> _Exercise details_:
What lines of the data hold the string "cells"? Copy them all.

> _Provided entries_:
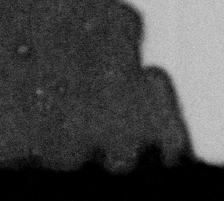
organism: Gemmata obscuriglobus
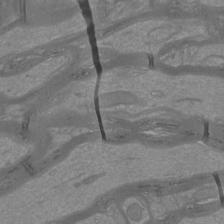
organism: Mouse
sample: Cortical neurons
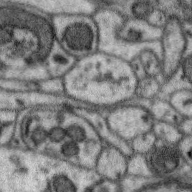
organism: Zebra finch
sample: Brain
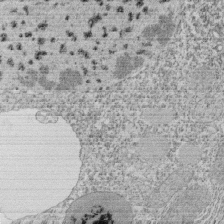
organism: Tetrahymena
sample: Cilia in tetrahymena
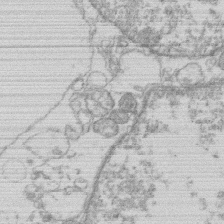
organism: Human
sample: Macrophage cells
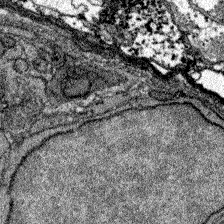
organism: Zebrafish
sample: Larval olfactory bulb
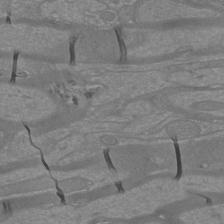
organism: Mouse
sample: Cortical neurons
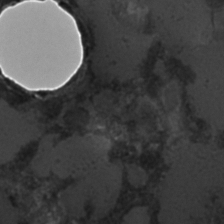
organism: C. elegans
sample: C. elegans embryo
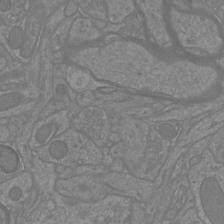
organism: Mouse
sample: Cortical neurons
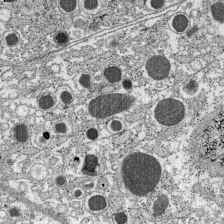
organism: C57BL Mouse
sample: Pancreatic islet
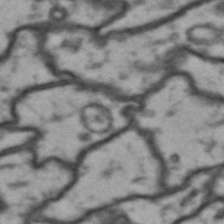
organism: Drosophila
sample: Brain
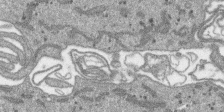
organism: Human
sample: Lung epithelial cells infected with SARS-CoV-2
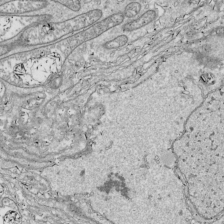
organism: Drosophila
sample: Cell division; meiosis; drosophila spermatocytes
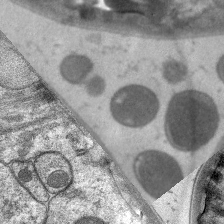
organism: C. elegans
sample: Pharynx
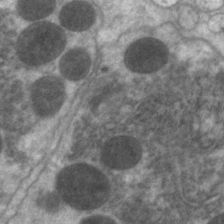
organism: C. elegans
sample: Pharynx
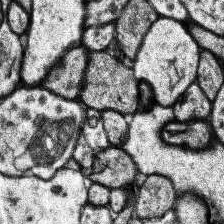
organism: Human
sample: Temporal Lobe
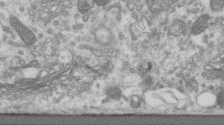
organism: Human
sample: Centriole in RPE cells
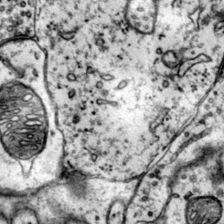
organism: Mouse
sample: Primary visual cortex
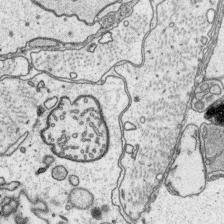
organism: Platynereis dumerilii
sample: Parapodia
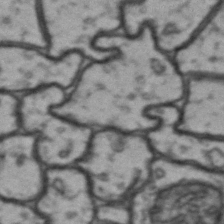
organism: Drosophila
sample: Brain
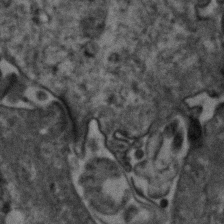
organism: Human
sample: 1205lu cells
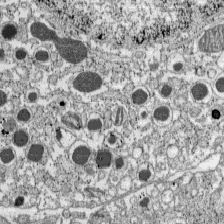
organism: C57BL Mouse
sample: Pancreatic islet
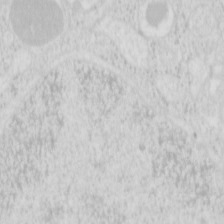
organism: Mouse
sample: Pancreas
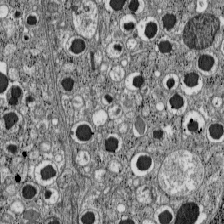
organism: C57BL Mouse
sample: Pancreatic islet
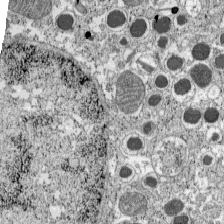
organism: C57BL Mouse
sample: Pancreatic islet
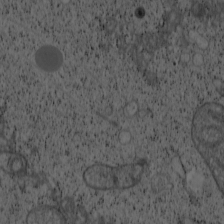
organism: African green monkey
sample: COS-7 cells
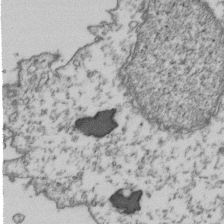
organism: Human
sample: Activated Jurkat CD4+ T cells
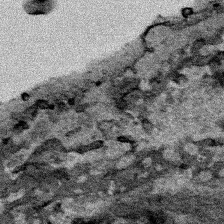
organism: Human
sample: Mitochondria in HCT116 cells
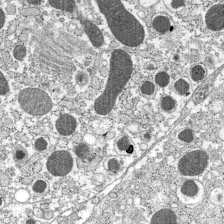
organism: C57BL Mouse
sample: Pancreatic islet
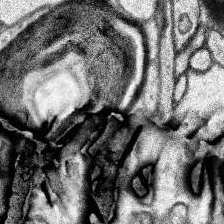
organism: Human
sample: Temporal Lobe
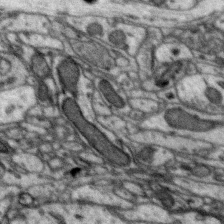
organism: Zebra finch
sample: Brain
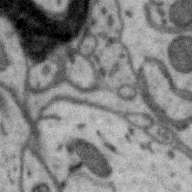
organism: Zebra finch
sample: Brain
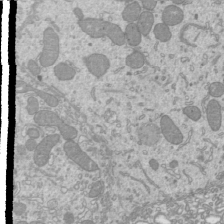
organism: Mouse
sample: Cilia; mouse epididymis
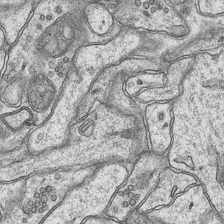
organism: Mouse
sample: CA1 Hippocampus
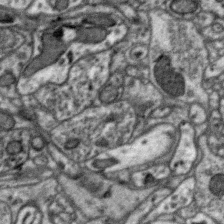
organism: Zebra finch
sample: Brain

> _Answer space_:
sample: Macrophage cells
sample: Lung epithelial cells infected with SARS-CoV-2
sample: Centriole in RPE cells
sample: 1205lu cells
sample: COS-7 cells
sample: Activated Jurkat CD4+ T cells
sample: Mitochondria in HCT116 cells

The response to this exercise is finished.